До начала службы в органах отвращение было безотчетным, инстинктивным. Он просто ненавидел их, потому что они жиды, и само это слово произносил смачно, чувственно, как матерное ругательство, иногда сопровождая плевком. Лишь здесь, сейчас, он по-настоящему осознал, насколько они опасны.
Они везде, во всех сферах государственной жизни, опутали густой паутиной экономику, науку, культуру. Они пролезли на самый верх. У Молотова и Ворошилова жены еврейки. У Маленкова дочь была замужем за евреем Шамбергом. Даже семью Самого они испоганили своей кровью. Дочь Светлана вышла за жида. Старший сын Яков женился на Мельцер Юдифи Исааковне. Светлана развелась, Яков погиб в немецком плену, но осталось потомство. Родные внуки товарища Сталина – жиденята.
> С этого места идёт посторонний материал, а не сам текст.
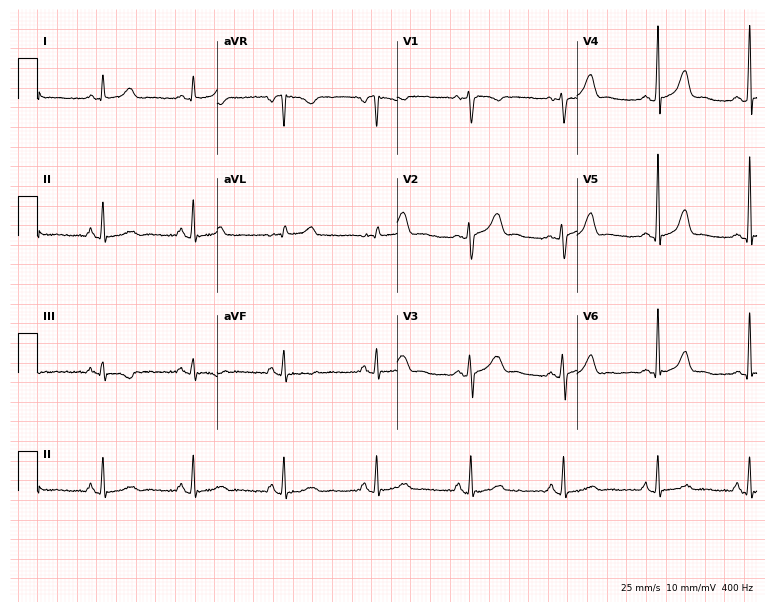
Electrocardiogram (7.3-second recording at 400 Hz), a 35-year-old woman. Of the six screened findings (first-degree AV block, right bundle branch block, left bundle branch block, sinus bradycardia, atrial fibrillation, sinus tachycardia), none is recorded.

Они просчитались, не учли масштаб личности, мерили по себе. Мелкие людишки трясутся над своими чадами-домочадцами. Великого Человека никакая сила не заставит хлюпать в буржуазном болоте семьи и частной собственности. Есть информация, что товарищ Сталин внуков-жиденят знать не желает. Подобраться к нему через семью не вышло. Полезли с другой стороны, через медицину. Залечили до смерти Щербакова и Жданова, именно тех руководителей партии и правительства, которые открыто противостояли жидовскому влиянию. Но и тут просчитались. Залечить товарища Сталина не получится. Великий Человек всякими обывательскими гипертониями-инфарктами не страдает, в медицинской помощи не нуждается.
Влад вдоволь наслушался, как они признавались в своих вражеских замыслах и террористических планах, пока молча вел протоколы, и позже, когда стал сам допрашивать. Да, они признавались, но не сразу и не во всем. Главой заговора они в один голос называли Этингера. Постоянно мелькало имя Шимелиовича, бывшего главного врача Боткинской больницы, тоже покойного. Были эти двое на самом деле важными фигурами или клиенты выполняли приказ валить все на мертвецов? Кто передал им такой приказ? Основные вопросы оставались без ответа.
Влад вкалывал по пятнадцать часов в сутки, сильно уставал, нервы были на пределе. Сослуживцы спасались водкой, глушили ее стаканами, иногда прямо во время допросов. Он мог пригубить за компанию, чтобы не выделяться и не раздражать пьющих товарищей. Запах перегара вызывал у него тошноту, сразу всплывали в памяти мерзкие сцены из детства. Отцовские запои привили ему стойкое отвращение к водке и таким образом сохранили здоровье (еще один минус, обернувшийся плюсом).